Nightstand books, vol. 01

I have two fantastic books on the nightstand right now. Actually one fantastic, another monumental.

First the fantastic. I'm nearly done with Good Strategy, Bad Strategy. This book, written by a UCLA business professor and well-known strategist, has plenty on creating good strategy, from initial understanding to ways of stepping beyond the expected. But I like his take on bad side even more. He serves up some hardcore slap-downs on the budgetary goals, high-flying visions, and motivational slogans that far too frequently masquerade as strategies.

After reading the first couple chapters of Thinking, Fast and Slow, my (stage 1, for those who've read it) guess is that this is because real strategy--the kind that distills insight into a unique, succinct, meaningful, and actionable direction--is too hard. According to this mind-altering book, our brains prefer to go with the gut--or rather, the kind of subconscious thinking responsible for fast decisions--because it's easier.
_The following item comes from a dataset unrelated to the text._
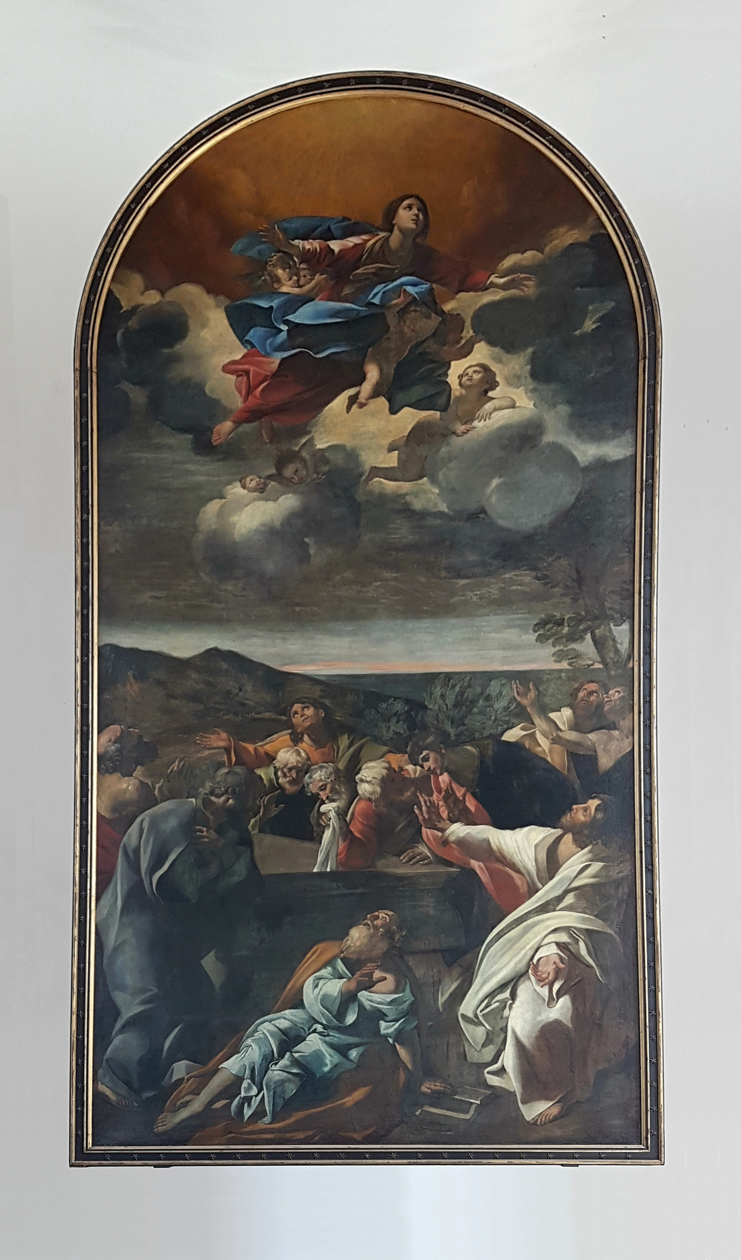 München-Nymphenburg, Christkönigkirche, frühbarockes Altarbild Mariä Himmelfahrt (Leihgabe der bayerischen Staatsgemäldesammlungen) von Giovanni Lanfranco, 1631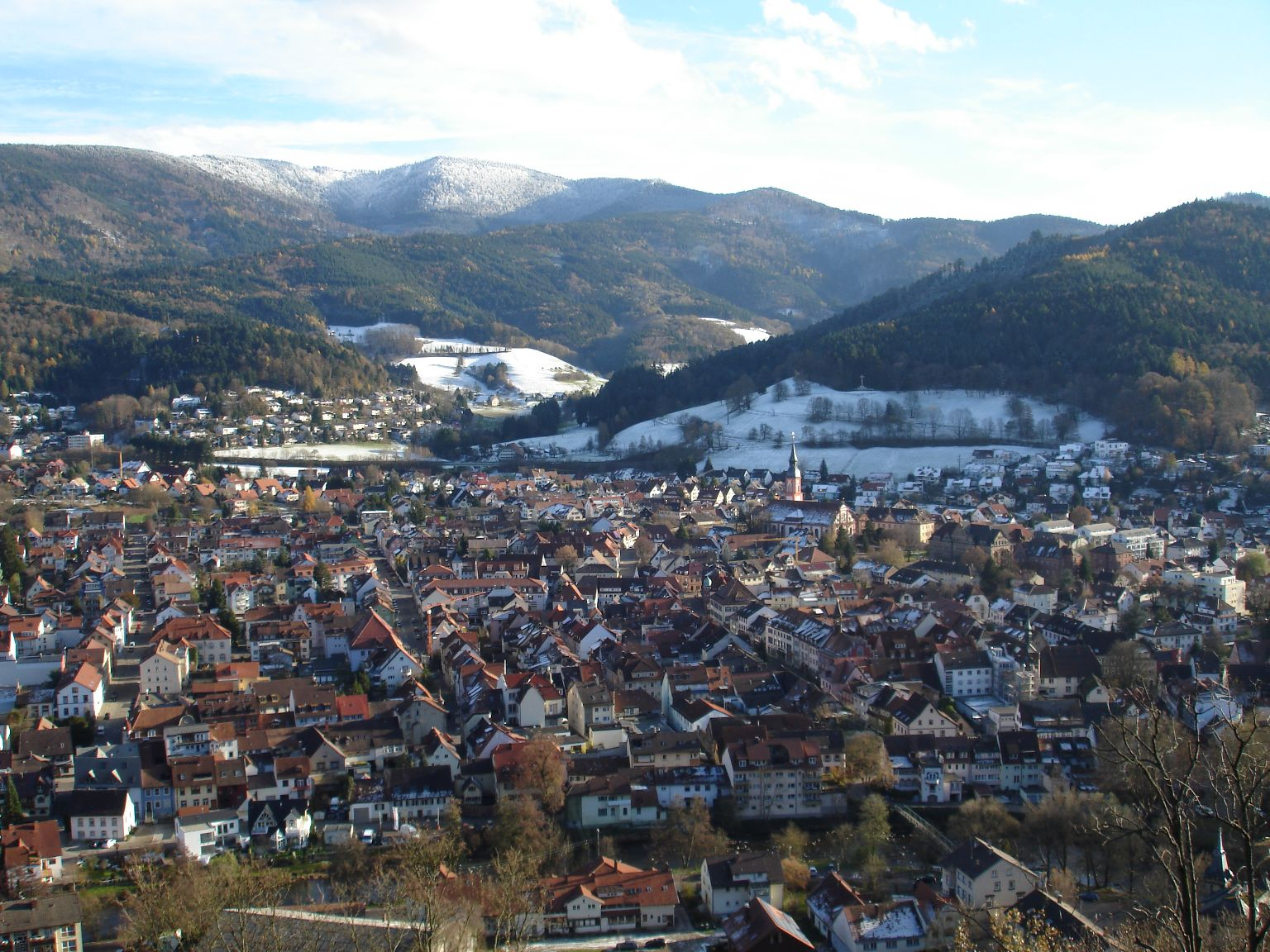 Waldkirch von der Kastelburg (über dem Bahnhof) gesehen

It literally takes less energy.

But this energy conservation, although invaluable for everyday life tasks and blink decisions, leads to "strategies" such as "we're committed to being a leader our industry!" and "our objective is to improve the world AND increase returns!" Real strategy requires both creative leaps and rigorous logic (stage 2, for those who've read it). And that's hard, conscious brain-work.

Few people can work their brains as hard the book's author Daniel Kahneman. From what I've gathered from this book already, the fruits of his labor are incredible. And I still have around 400 pages left to go!

Comments

  1. Loved Thinking Fast and Slow. Great book.

    ReplyDelete
  2. Sanford, thanks for posting the first comment ever on this blog! As your booby prize, here's an enjoyable interview of Kahneman by David Brooks:http://fora.tv/2011/11/28/David_Brooks_Speaks_with_Daniel_Kahneman

    It's not much, but it's all I got. Hope all's good in Barrettville.